* WHAT IS REQUIRED: All lines at and after the one containing "De Zwitserse zangeres", up to the end of the listing below, are to be printed exactly, with the pictures omitted.

* DATASET EXTRACT:
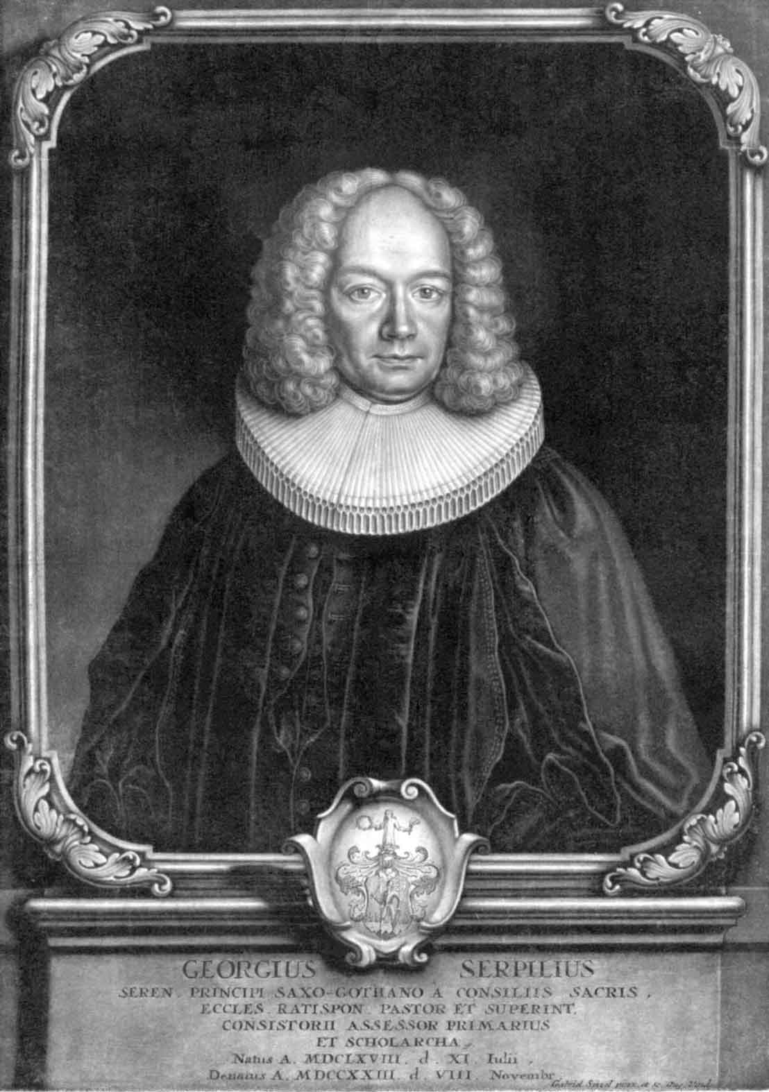 Georg Serpilius (auch: Theophilus Sincerus; 1668-1728), ungarischer evangelischer Theologe und Lieddichter
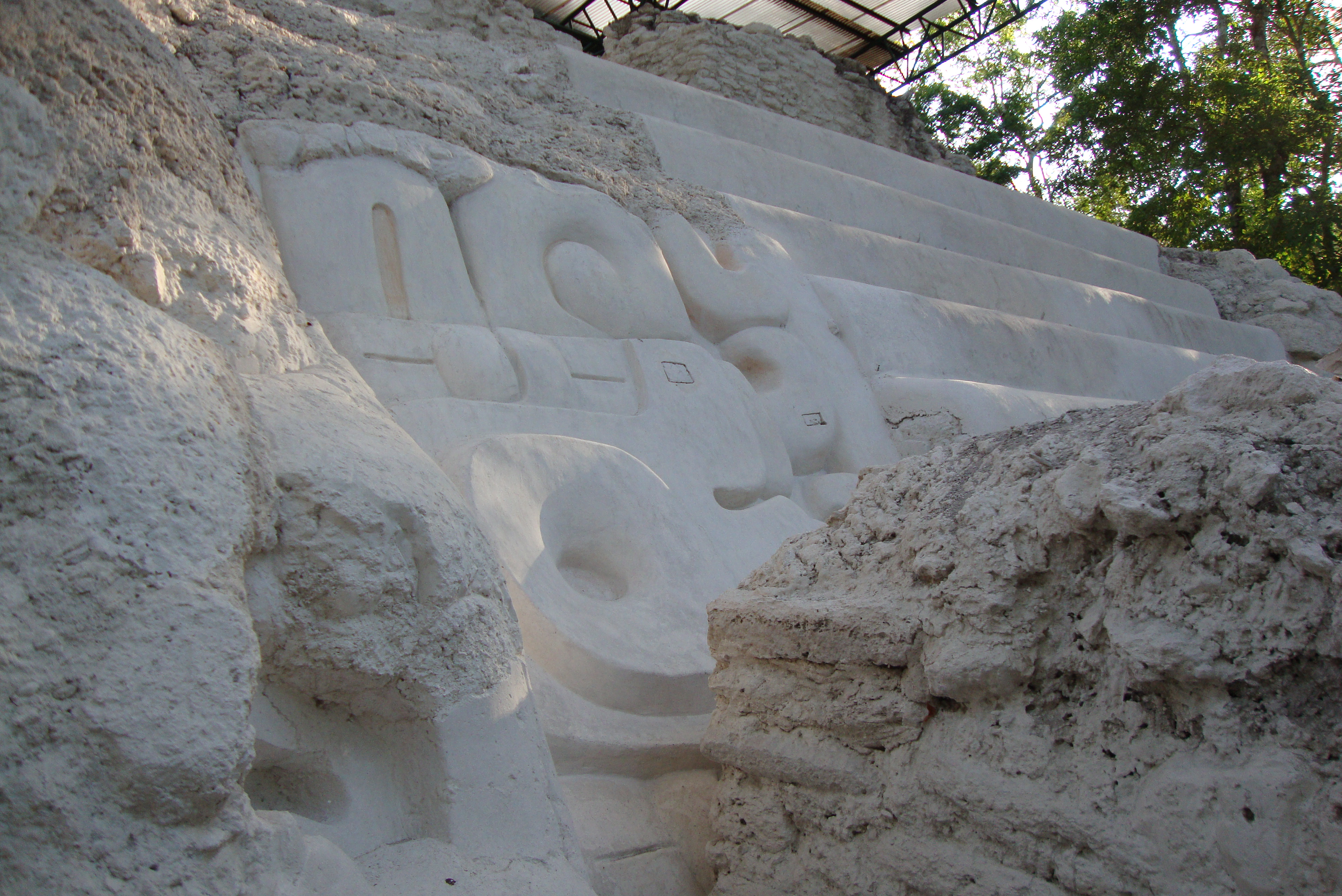 Fotografía de la estructura 34 de El Mirador, Petén, Guatemala
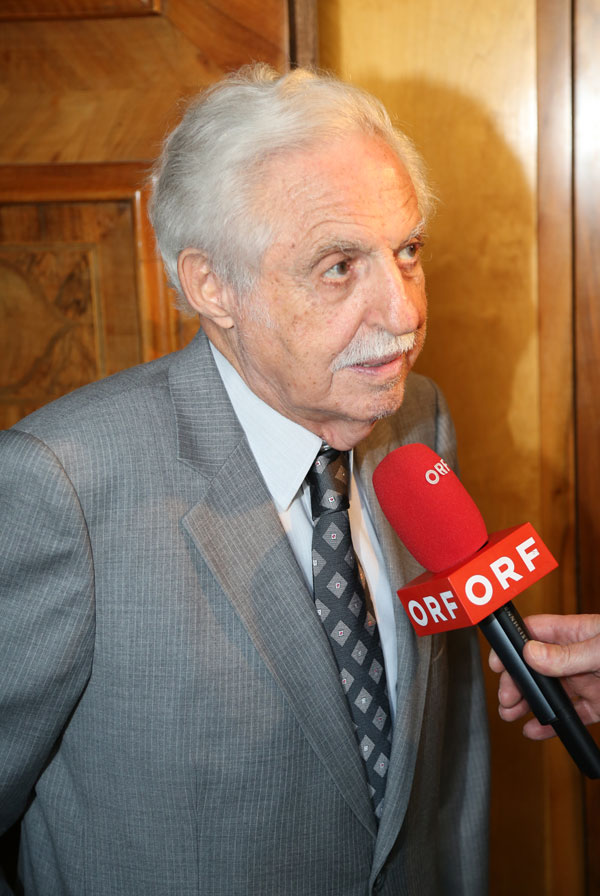 Gerald Bast, Carl Djerassi-8581
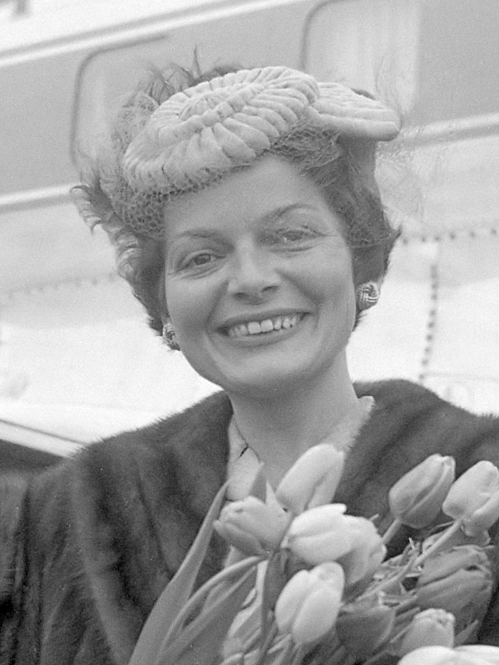 De Zwitserse zangeres Lys Assia op Schiphol 17 maart 1957
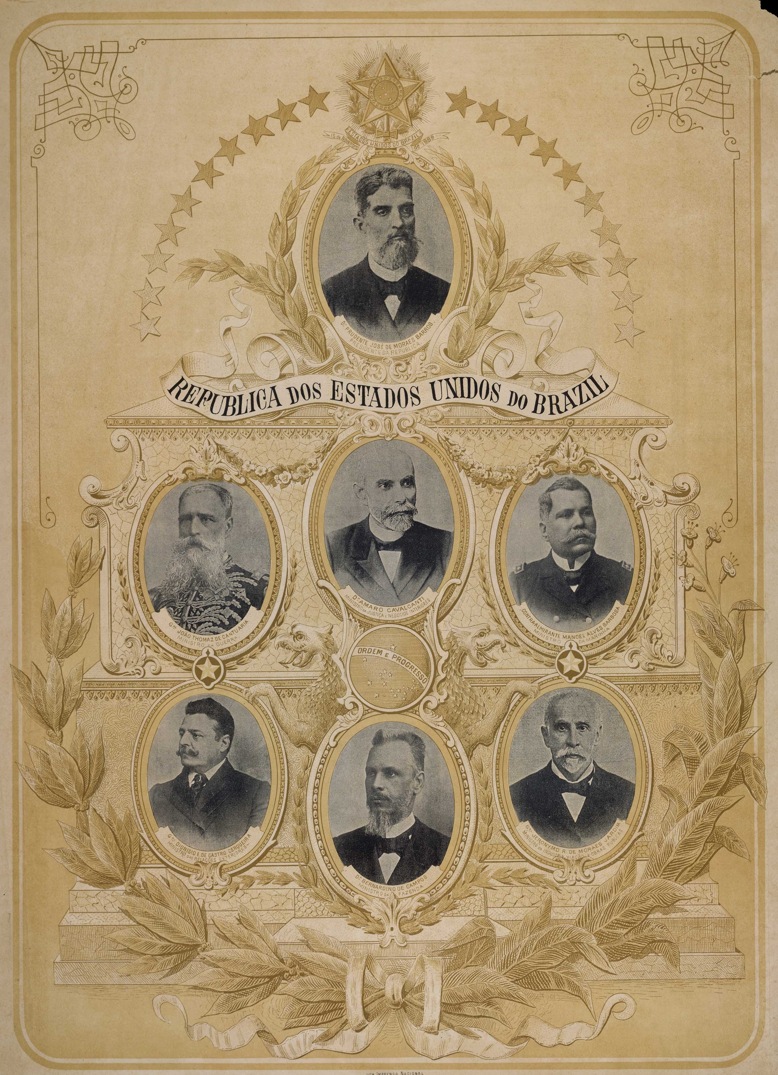 Ministério de Prudente de Moraes como presidente do Brasil
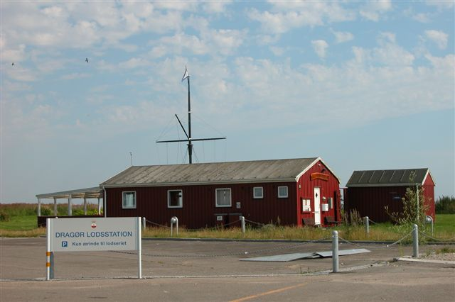 Lodsstationen, Dragør
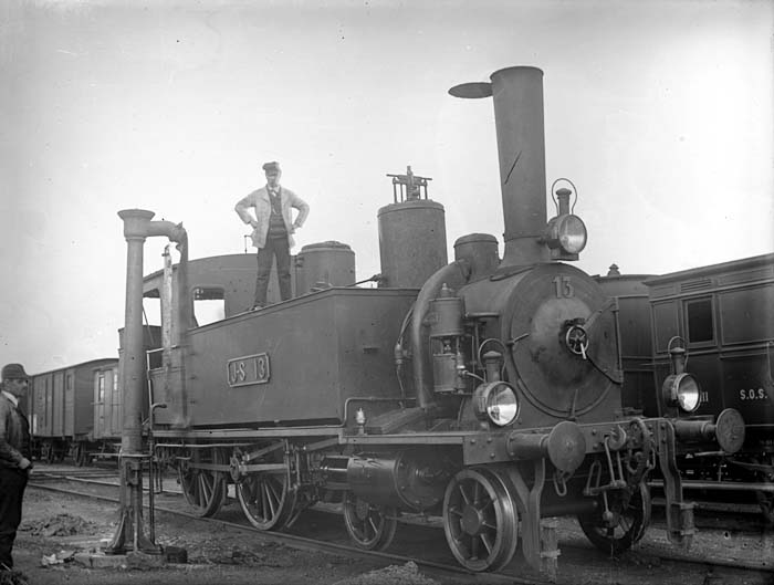 Eb 2/4 Nummer 13 der Jura–Simplon-Bahn an einem Wasserkran. Der Wagen im Hintergrund trägt noch die Beschriftung S.O.S. (Suisse-Occidentale–Simplon)
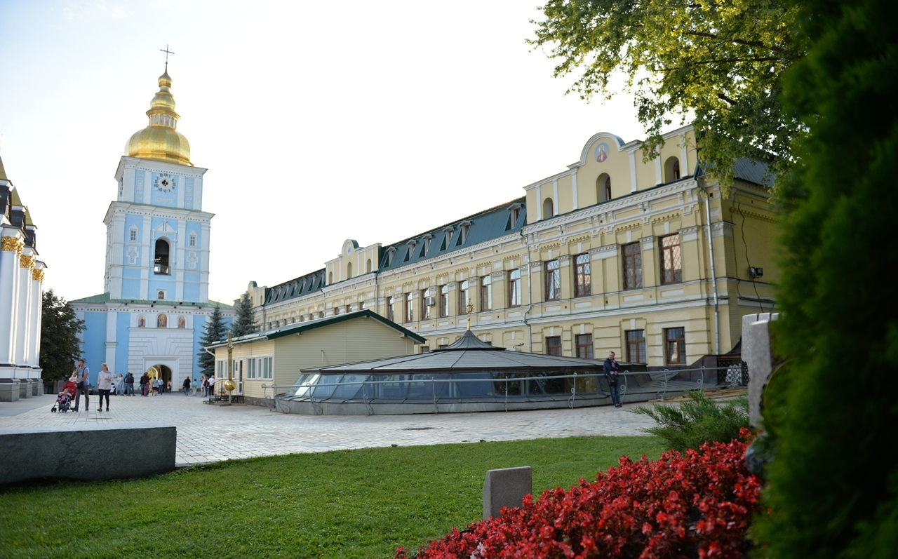 Навчальний корпус КПБА
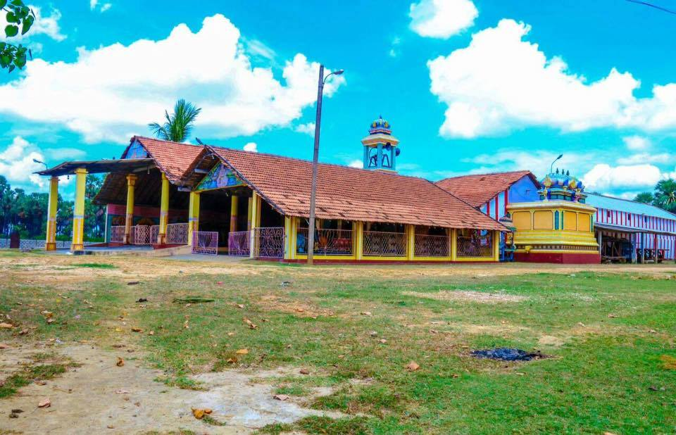 உச்சில் புவனேஸ்வரி அம்மன் ஆலயம்
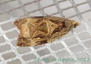 Eccopsis incultana (Walker, 1863)
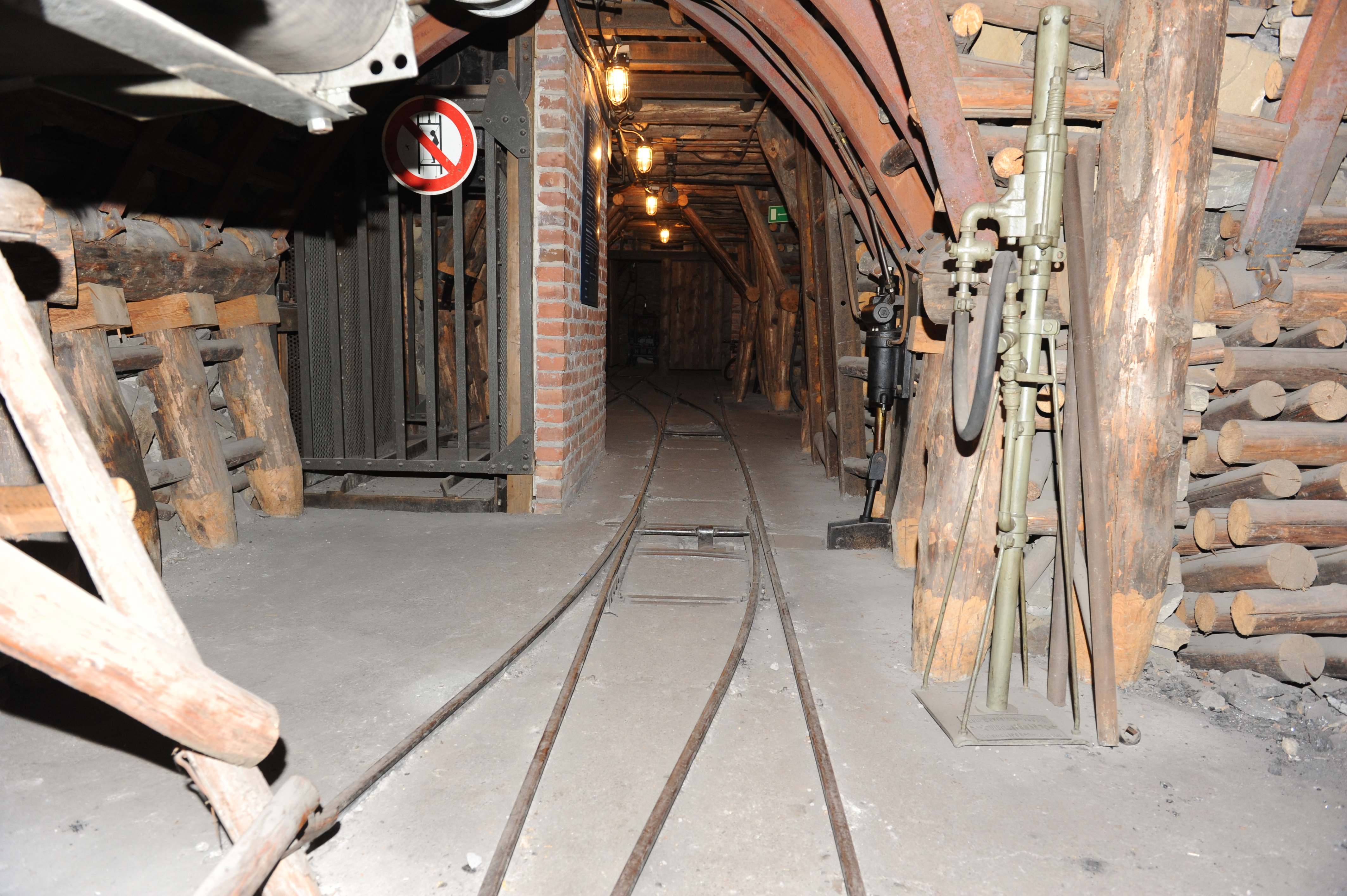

* EXPECTED OUTPUT:
 De Zwitserse zangeres Lys Assia op Schiphol 17 maart 1957
 Ministério de Prudente de Moraes como presidente do Brasil
 Lodsstationen, Dragør
 Eb 2/4 Nummer 13 der Jura–Simplon-Bahn an einem Wasserkran. Der Wagen im Hintergrund trägt noch die Beschriftung S.O.S. (Suisse-Occidentale–Simplon)
 Навчальний корпус КПБА
 உச்சில் புவனேஸ்வரி அம்மன் ஆலயம்
 Eccopsis incultana (Walker, 1863)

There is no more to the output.